Donnerstag, 15. Mai 2014

Zeugentypen. Heute: Frau Lehrerin

Mein Verhältnis zu Lehrern während meiner Schulzeit war häufig von Spannungen geprägt. Kaum war die Grundschule vorbei und mit ihr die Zeit der lieben Klassenlehrerin, begann er, der nahezu tägliche Kleinkrieg mit dem Lehrkörper. Wo heute Mediationsgespräche geführt werden, gab es damals Klassenbucheinträge und Ausschluss vom Unterricht. Man musste vor der Klassentür stehen, wenn man nicht brav war und die Türklinke gedrückt halten, damit die Lehrkraft sehen konnte, dass man auch wirklich vor der Tür stand und sich nicht etwa in den Tischtennisraum oder zum Rauchen aufs Klo verabschiedet hatte. Das war sicher wenig pädagogisch wertvoll, aber man nahm es sportlich, hängte seinen Turnbeutel an die Türklinke, fixierte die Tür gegen Aufgehen mit einem Stuhl und ging seiner Wege. Rasch hatte man raus, dass man nach so einer Stunde vor der Klassentüre in der nächsten Stunde über den Inhalt der vorangegangenen Stunde mündlich geprüft wurde, weshalb man zum Ärger des Lehrkörpers ganz besonders gut anhand der Mitschriften Derjenigen vorbereitet war, mit denen man sich des Öfteren die Klinke in die Hand gab.

Der Zeugentyp der Frau Lehrerin ist konservativ gekleidet und neigt zu hektischen roten Flecken. Zunächst bekundet Frau Lehrerin ganz im Sinne der StPO, nämlich im Zusammenhang. Die Schilderung ist lebendig und man kann die Abläufe vor seinem inneren Auge nachvollziehen. Die Richterbank nickt wohlwollend. Es ist ein bisschen so wie in der Schule, wenn´s gut läuft beim  Frontalunterricht. Frau Lehrerin ist zufrieden mit sich.
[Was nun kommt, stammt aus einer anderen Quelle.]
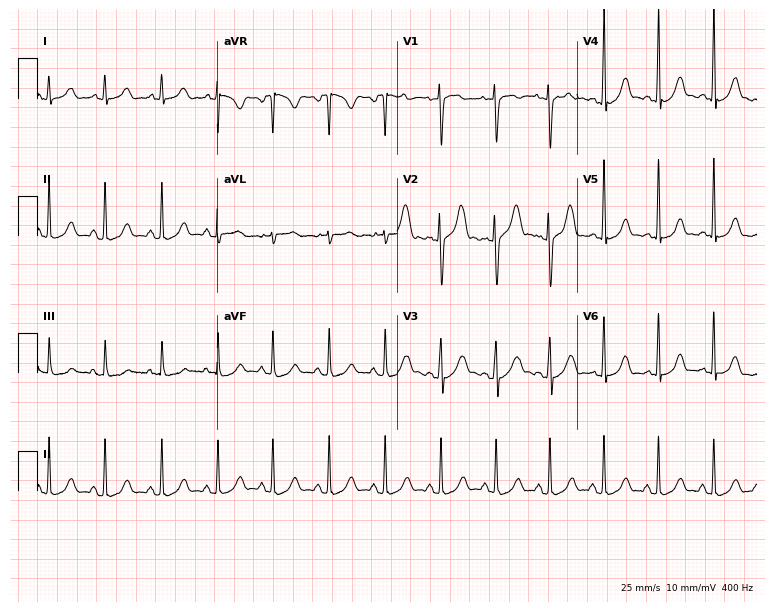
Resting 12-lead electrocardiogram. Patient: a female, 21 years old. The tracing shows sinus tachycardia (a sinus rate of 100 beats per minute or more).

Genauso wie in der Schule ist die gute Stimmung vorbei wenn Nachfragen gestellt werden, die als unangenehm empfunden und teils mit Kopfschütteln und Augenrollen bedacht werden. Hier offenbart sich dann, dass der selbstbewusste Vortrag weniger auf tatsächlich Erlebtem als vielmehr auf Schlussfolgerungen fußt. Das, was nicht selbst erlebt wurde, wird ersetzt durch Dasjenige, was entweder logisch oder wünschenswert erscheint. Die Aussage verliert an Bedeutung. Die Empörung ist spürbar. Frau Lehrerin fühlt sich gegängelt und man sieht ihr an, dass sie lieber ohne Verteidiger verhandeln würde. Ich sehe mich schon vor der Tür stehen und überlegen, womit ich wohl den Turnbeutel ersetzen könnte.  

1 Kommentar:

Anonym hat gesagt…

Mit dem Schönfelder im Leinenbeutel?